Was it also like, I couldn't find a Velvet Swing, but I've got a cast iron cake.
Well, we'll probably get to this in a bit, right?
How did you sing it?
Was it like sexy, like singing a song of sixpence?
Because I can't work out how you sing it.
To be honest, the bit with the pie, I kind of left the room and went to my kitchen to
get a drink and when I came back, I think I missed the pie.
But the rest of it is all about this guy, Stamford White, who like Dan's about to say
is very controversial.
Yeah, very controversial.
The reason for the title of the Velvet Swing is to do with his controversiality.
He used to like to sneak girls back to a house of his in Manhattan and no good way of saying
it, drug and rape them.
That was his very bad human and the girl on the Velvet Swing refers to a girl who he
did this to when she was age 16.
Yes, because her husband, who I think's name was Thor or something like that, not Thor
as in the Norse guard, Thor as in what happens to snow when it's warm.
He then shot...
A bit very confused in the cinema.
I saw a very boring film that I was very much looking forward to.

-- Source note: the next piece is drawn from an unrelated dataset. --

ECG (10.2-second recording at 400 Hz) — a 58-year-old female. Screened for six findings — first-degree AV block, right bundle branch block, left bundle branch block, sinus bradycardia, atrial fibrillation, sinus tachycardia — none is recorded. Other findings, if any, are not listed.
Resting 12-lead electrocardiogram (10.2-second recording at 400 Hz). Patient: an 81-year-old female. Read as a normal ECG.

The Marvel movie where it's just snow melting.
He was at a theatre performance of Mamoiselle Champagne's I Could Love a Million Girls and
then Thor came over and shot Stamford White in the face.
Yeah, and this was about 1905, wasn't it?

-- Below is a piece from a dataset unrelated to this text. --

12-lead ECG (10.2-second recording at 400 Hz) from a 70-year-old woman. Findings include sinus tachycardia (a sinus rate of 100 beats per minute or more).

But this is why this whole jumping out of cake thing became well known because in the
court case, everyone suddenly read about this amazing cake woman party and then I guess
it became a thing.
Imagine that's the bureau obituary that sticks out.
So you've just been murdered by a millionaire in a public space and then everyone's going
hang on, what's this cake bit?
That sounds pretty cool.
He made history in the industry of raunchy parties.
Yeah, he's done the world of service in his murder.
But he did the world of disservice because there were more repercussions afterwards.
So the whole thing was covered by a journalist called Merrill Goddard and then Merrill Goddard
was so good at covering this case that Randolph Hearst, who was a newspaper proprietor, decided
to take her for his newspaper.
She was working with Pulitzer and then Hearst and Pulitzer had a massive competition against
each other for who could get the most readers for their newspaper.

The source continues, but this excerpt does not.